• **Exercise objective**: Start at the line in the entries below that contains "organism: P. pacificus", stop at the line that contains "sample: CA1 Hippocampus", and output exactly the lines in that span, both ends included.

Extracted data entries
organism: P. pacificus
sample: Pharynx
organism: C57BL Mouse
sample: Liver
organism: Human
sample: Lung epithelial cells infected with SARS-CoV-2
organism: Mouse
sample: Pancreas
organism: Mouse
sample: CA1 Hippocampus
* * *
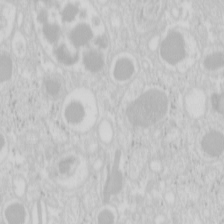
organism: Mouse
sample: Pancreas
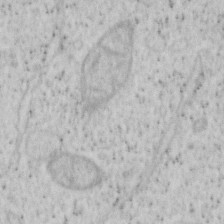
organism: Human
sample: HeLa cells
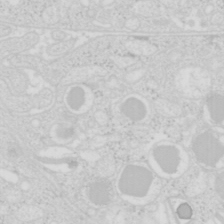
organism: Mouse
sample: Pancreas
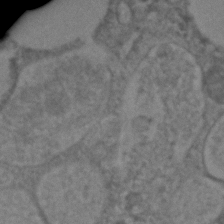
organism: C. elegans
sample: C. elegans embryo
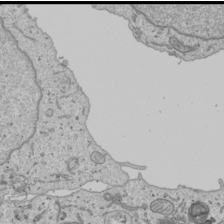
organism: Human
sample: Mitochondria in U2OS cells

• **Response to this exercise**:
organism: P. pacificus
sample: Pharynx
organism: C57BL Mouse
sample: Liver
organism: Human
sample: Lung epithelial cells infected with SARS-CoV-2
organism: Mouse
sample: Pancreas
organism: Mouse
sample: CA1 Hippocampus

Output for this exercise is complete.